Influential theatre director dies at 84

Distinguished theatre director Ray Omodei.
Raymond Douglas Omodei, April 11, 1936 – April 2, 2020.

THEATRE director Ray Omodei has died. He was 84.

One of Australian theatre’s literate and most influential directors, Omodei died at Rosewood Care in Leederville, WA, last week after complications from aphasic Alzheimer’s.

In his heyday he was famous in the East and the West for his striking productions of the classics, whether Sophocles, Shakespeare,  Restoration high comedy, 20th century Irish drama, Patrick White and Chekhov.

But in Canberra he was best-known for his hit commercial production of “Shirley Valentine” starring Amanda Muggleton and for his work at the ACT Curriculum Research and Development Centre.

With a penchant for tight psychological work, Omodei was sought-after by female performers, notably Muggleton and Angela Punch, (later Punch-McGregor) whose first professional engagement was as Pegeen Mike in his production of Synge’s “The Playboy of the Western World” for the Old Tote Theatre in 1973.

The illness which eventfully cut him short was the worst possible fate for a brilliant raconteur and wit – “it was like having Oscar Wilde in the room” – one friend said.  After colleagues started to notice a marked deterioration in his capacity to form sentences and complete his witty epigrams, it was to the verbal classics that he was to turn.

In early March, 2018, I attended his production of Congreve’s “The Way of the World”, at Guildford’s Garrick Theatre, his fourth staging of the play.

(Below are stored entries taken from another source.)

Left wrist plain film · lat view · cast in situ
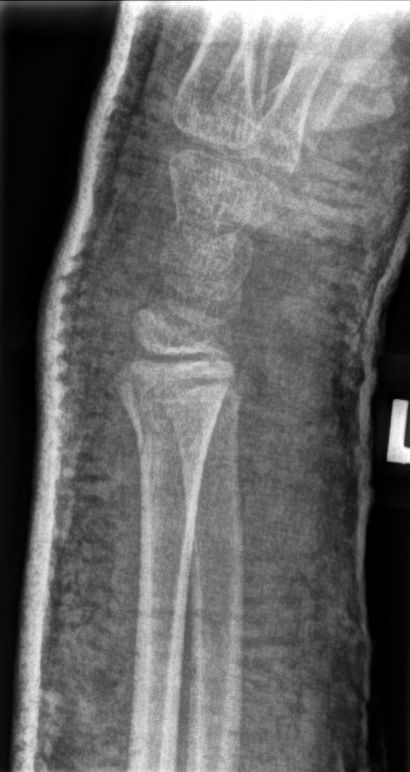

Q: Is there a fracture?
A: Fracture identified at 125,395,222,461
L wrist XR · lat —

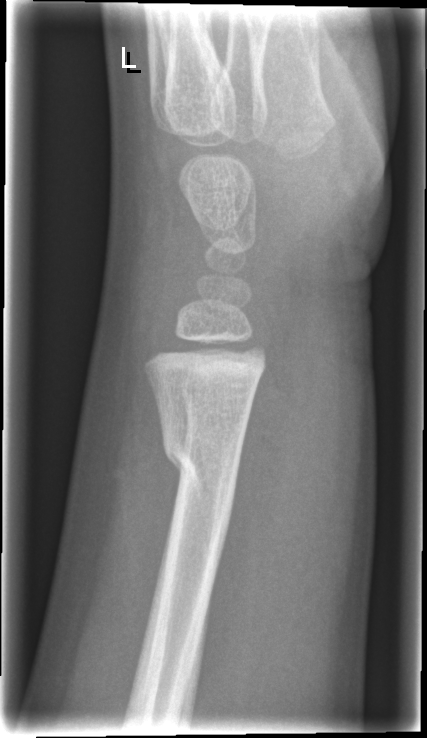
FINDINGS — AO code 23-M/2.1. Fracture identified at (158, 434, 245, 523).
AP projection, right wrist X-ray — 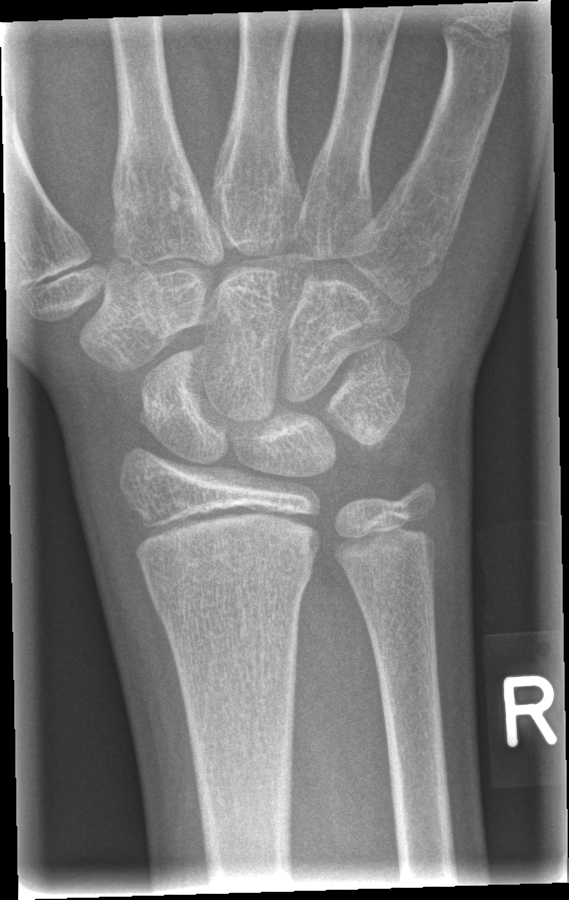
AO code 23r-M/2.1. Fracture identified at (136, 543, 317, 608).
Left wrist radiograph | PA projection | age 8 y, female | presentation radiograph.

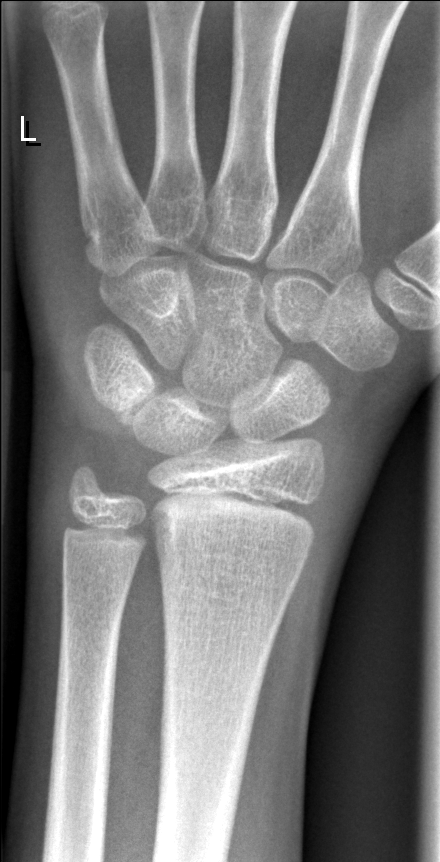

FINDINGS — No fracture annotation.

The presentation was of impeccable quality, all the more extraordinary considering his worsening condition, but, supported around the clock by a team of willing friends and carers, he came through with flying colours.

Omodei’s life was entirely devoted to the theatre and by the time of his illness he had staged more than 200 productions.

The eldest child of Helen and Ray Omodei, he grew up in Wiluna, once home to the biggest gold mine in WA, but when gold ran out, his family left the town and settled in in Kalgoorlie, where from the early 1950s he acted, danced and directed with the Goldfields Repertory Club.

He then trained as a school teacher in Graylands Teachers College, Perth, while throwing himself into roles with university and amateur companies in Perth. In 1968 he moved to London for three years, founding a theatre company there.

Back in WA, he was from 1971-73, associate director at Edgar Metcalfe’s National Theatre Company before being headhunted by Robin Lovejoy to become a resident director at the Old Tote Theatre Company in Sydney for three years.

His east-coast career, working with his long-time collaborator Jake Newby, included a stint as artistic director of the Australian Theatre for Young People, a teaching position at the University of Newcastle and from 1977-78 the artistic directorship of the inaugural Armidale Project, a regional theatre initiative.

In Sydney he met up with old WA colleagues such as the playwright Dorothy Hewett, whose notorious “Bon Bons and Roses for Dolly” he had directed in Perth during 1972, as well as Katharine Brisbane and Philip Parsons, who had founded Currency Press, and with them immersed himself in the burgeoning Sydney theatre scene of the 1970s.

After working for the Curriculum Research and Development Centre in Canberra, he returned to WA, where he became artistic director of the Mason-Miller Theatre Company then from 1982 the artistic director of the Hole-in-the-Wall Theatre Company.

In that year he was named Citizen of WA for his contribution to the arts, culture and entertainment.

After a period of commercial theatre production, during which he made a name for himself Australia-wide, he became the first and only artistic director of the State Theatre Company of WA (now the Black Swan State Theatre Company of WA ) from 1991-93.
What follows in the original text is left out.